よくよく考えてみたら、一度も夫に占いをしてもらったことはありません。占いサークルの内容もある時はタロット占いであったり、ある時は手相占いであったり、話の内容に整合性がなかったようにも思いますが、今となってはハッキリしたことも覚えていません。
結婚を機に変わったのは「今の彼」だけでなく「過去の彼」も
結婚を機に、突然モラハラが始まりました。今まで声を荒げたところを見たことがなかった彼が顔色を変えて机や壁に頭を打ちつ受ける姿を見たときの衝撃は今でも忘れられません。
文字通り「人が変わってしまった」と元夫のことを認識していました。
しかし、変わったのは今の彼(結婚後の彼)だけではなく、夫が話してくれた過去のエピソードもがらりと変わってしまったのです。
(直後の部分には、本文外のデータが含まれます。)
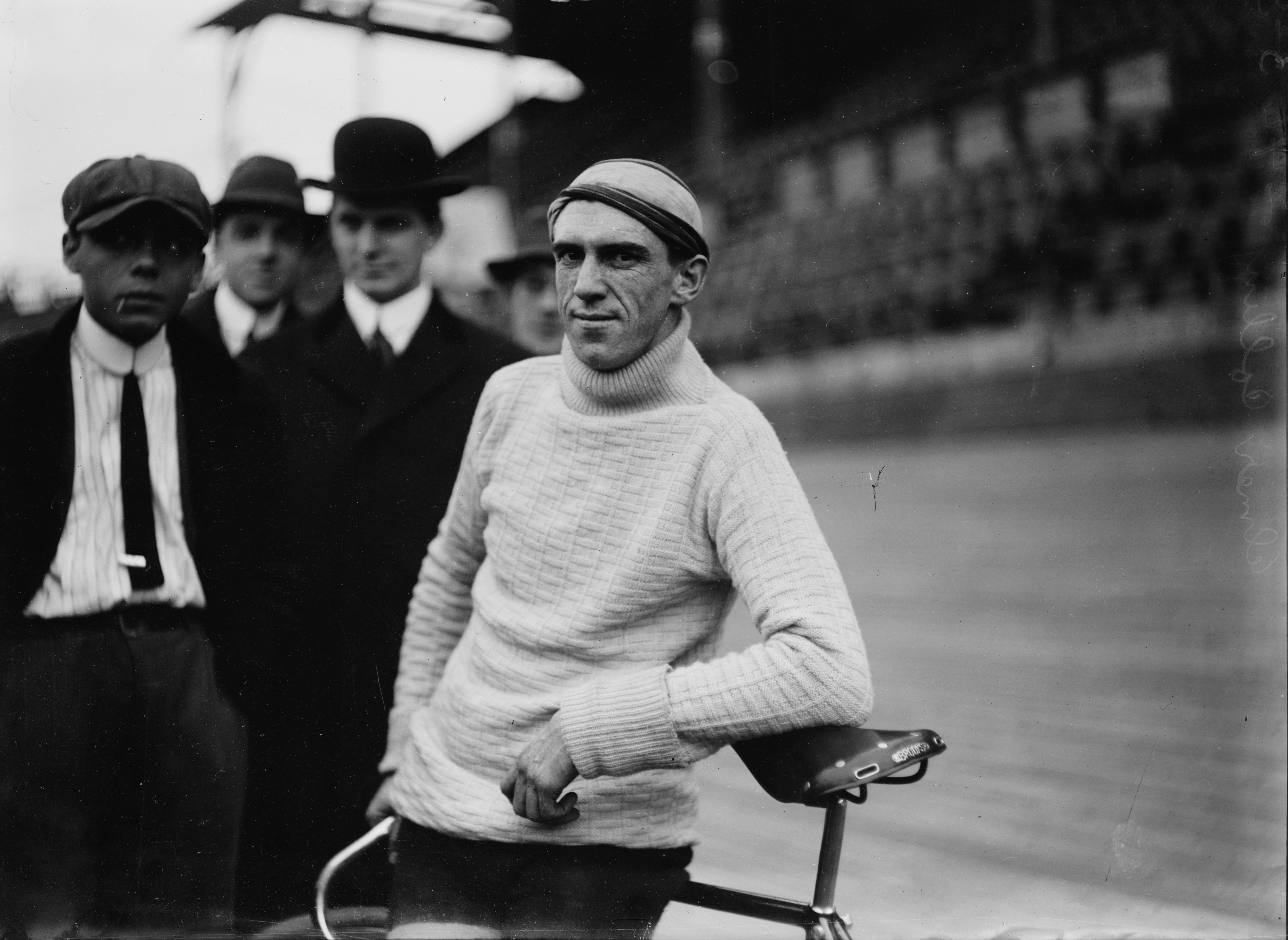 Elmer Collins, 12/5/12
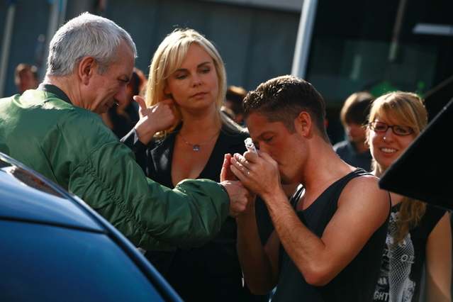 Benjamin Eicher und Ralf Richter bei der Arbeit
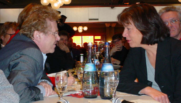 Rebecca Harms beim Politischen Aschermittwoch in Biberach/Riß 2004 im Gespräch mit Daniel Cohn-Bendit. Eigenes Foto von The weaver 14:19, 15. Apr 2004 (CEST), zur Verfügung gestellt von Weberberg.de, der Website für Biberach, GNU-FDL
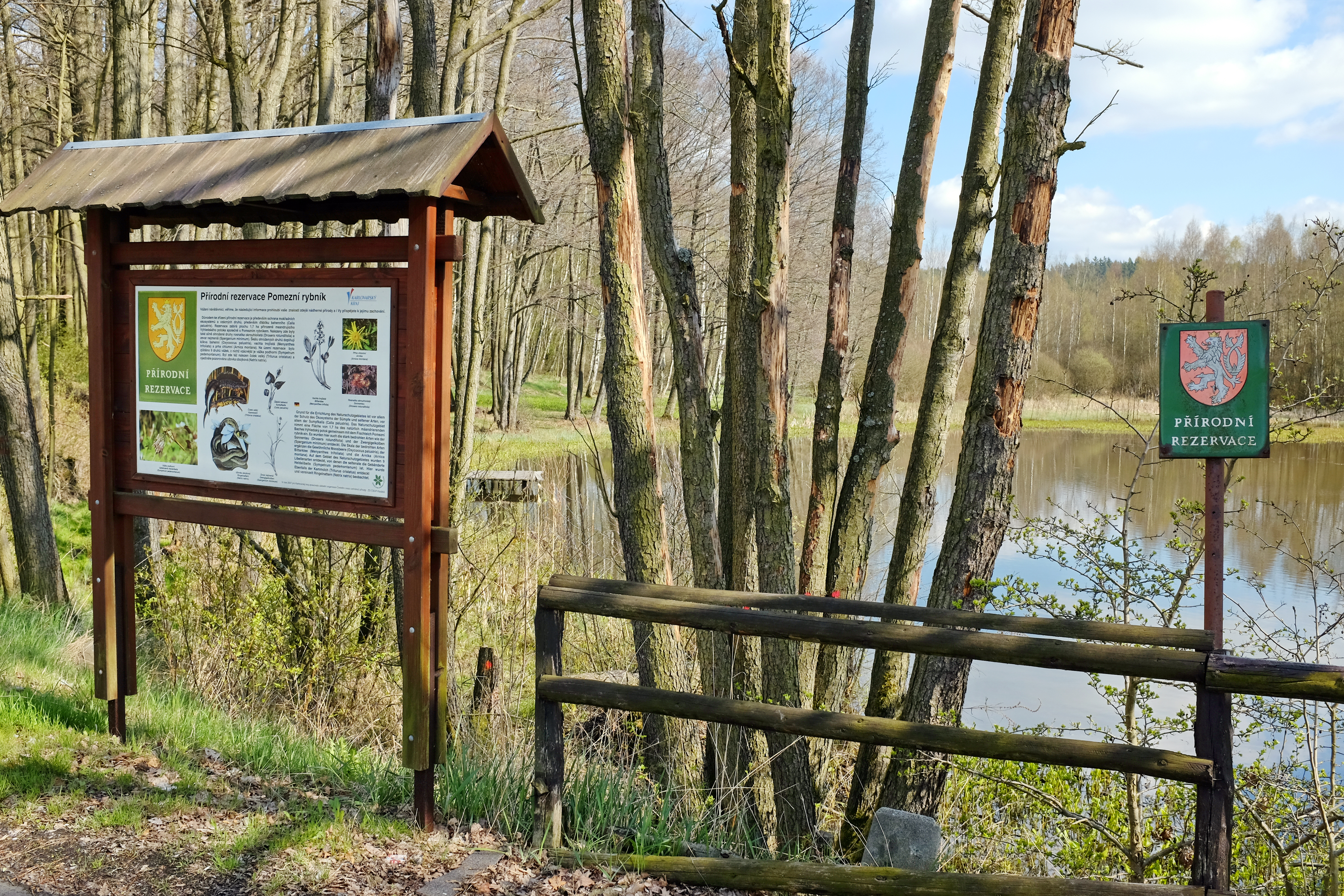 Přírodní rezevace Pomezní rybník, Pomezí nad Ohří, okres Cheb
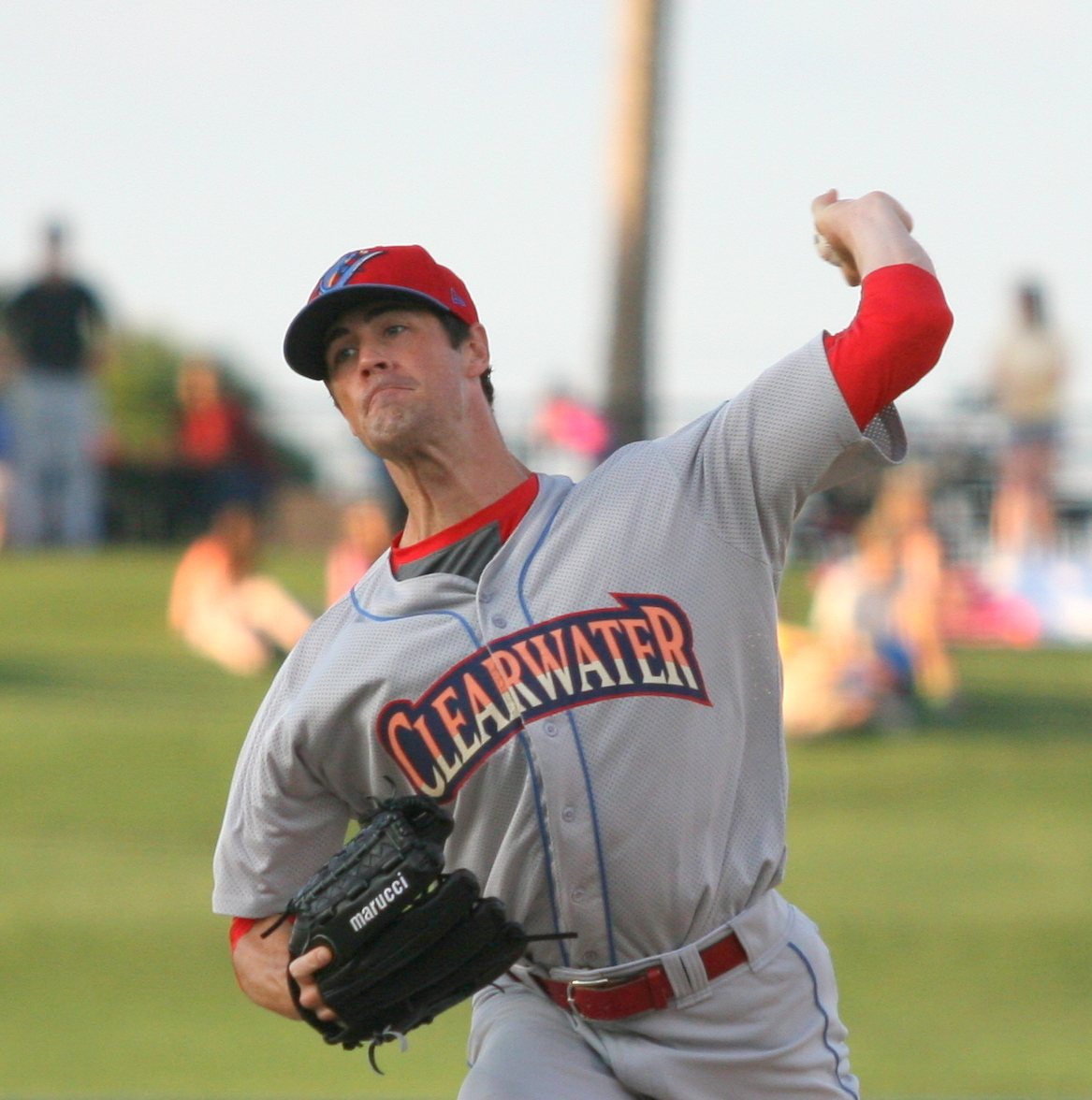 Cole Hamels

夫からは、幼少期に親から怒られた際に倉庫のような場所に閉じ込められたり、家から閉め出されたり、怒鳴られてきたことがあるという話を結婚前に聞いていました。そして「親が怒ったときは本当に怖かった」とも聞いていたのです。
子どもが生まれた後、夫が子どもに対して怒りをコントロールできずにひどく怒鳴ったり暴れたりすることで、過去に聞いたエピソードの話を問いかけたことがあります。
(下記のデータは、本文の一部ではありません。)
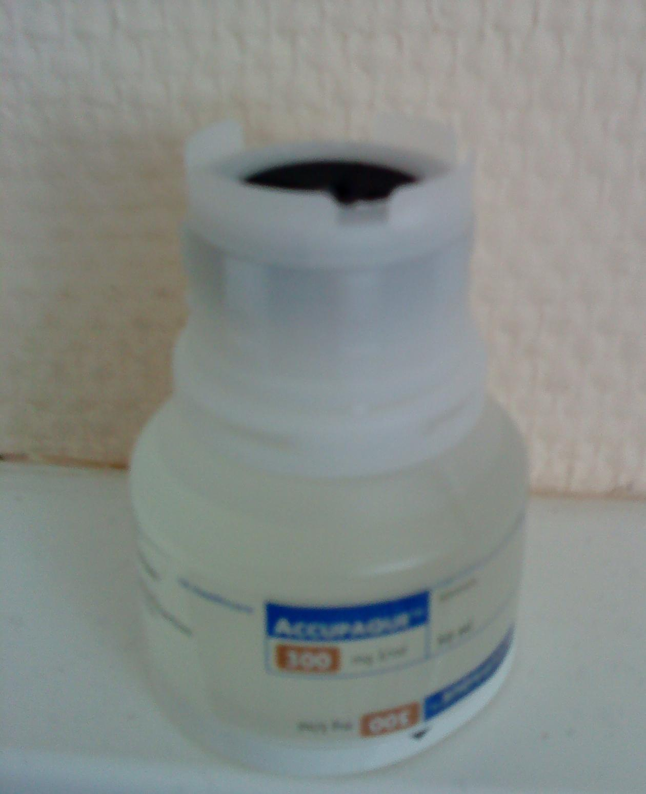 Flacon de produit de contraste iodé destiné à l'injection intra-artérielle et intraveineuse

私はその時に自分が嫌だと思った気持ちを思い出して、子どもに同じ思いをさせないでほしいとお願いするつもりでした。
しかし、夫は突然「親は自分の一番の理解者である。怒鳴られたことなどない。」と言い出したのです。
結局夫は、自分の爆発ともいえる怒りの感情の原因を「自分の未熟さ」だと結論付けて終わりました。夫自身の口から語られたエピソードは、夫自身により否定されてなかったことになりました。
本当の過去はどれ?正体の分からない元夫
過去は終わったことではありますが、過去の蓄積が今現在の自分自身をつくっています。過去に飛んだ主人公が過去を変えてしまったことで、未来まで変わってしまうというSF映画があるように、過去から今、今から未来へと物事は1つの軸で繋がっている連続体であり、過去と今は切っても切り離せない関係です。
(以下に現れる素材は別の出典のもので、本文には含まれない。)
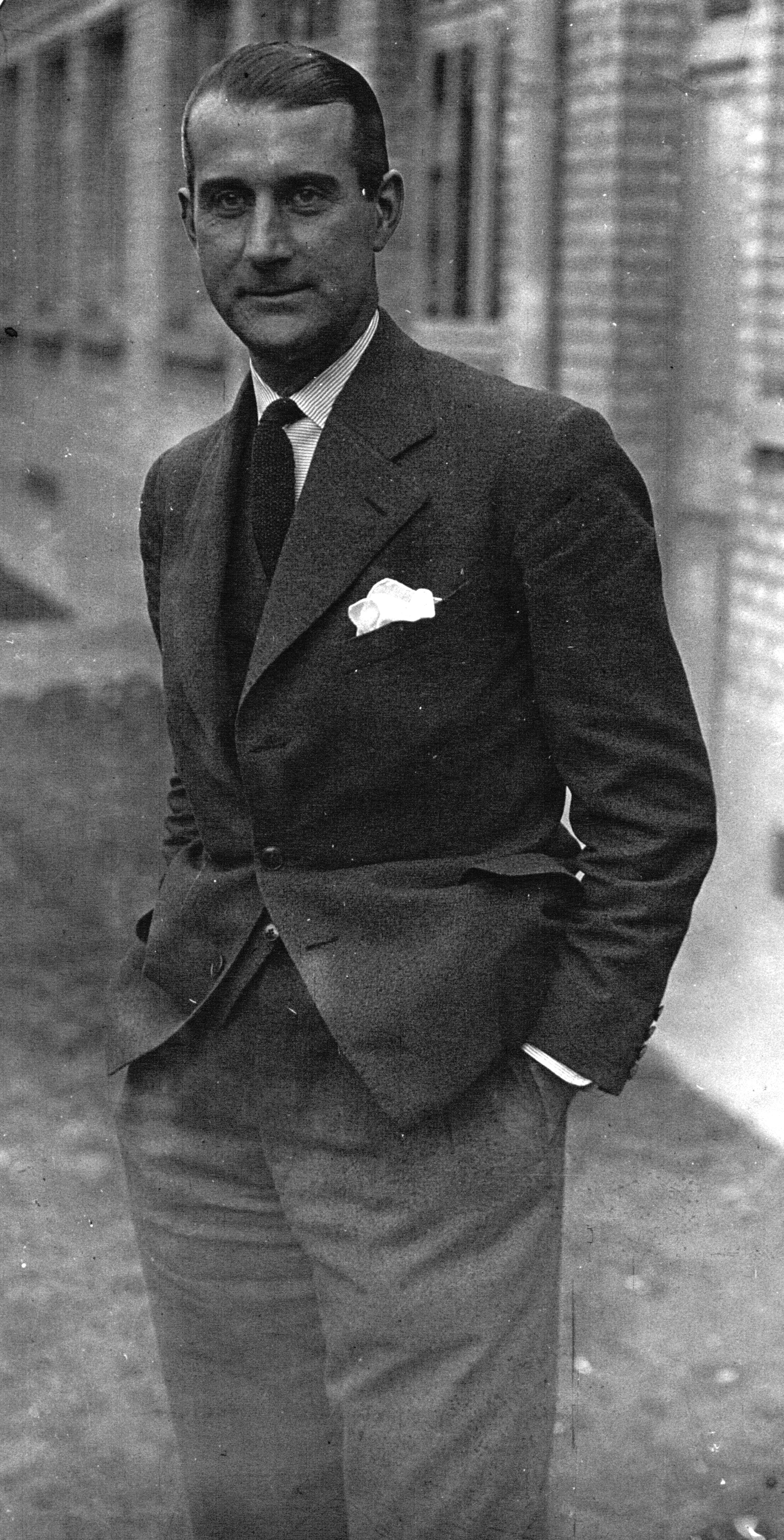 Pierre Prieur, international de hockey 1/2 corps.

確かめようもないことですが、もしかすると結婚前から夫が自分自身のエピソードとして話していたエピソードは実際は他の人のものだったのかもしれません。そして、私との共通エピソードは、私の話に便乗しただけだったのかもしれません。しかし、その時は週に一度程度会うだけだったので、夫の言うことの整合性の有無までは判断できませんでした。私が過去のエピソードを聞いて知ったつもりになっていた夫は実は架空の人物で本当は存在しない人だったかもしれません。
言っていることが数日単位でコロコロと変わり、その場その場で自分の都合のいいようにも過去を書き換えることができる人。
いまでも、彼がどういう人物であったのかがよく分からないままです。
モラル・ハラスメントの加害者は、他人という鏡の中に自分の姿を虚しく捜している、ただ像を作り出す機械にすぎないのである。
モラル・ハラスメントの加害者には本当の意味での感情がない。~(中略)~ <個人史>を持つこともできない。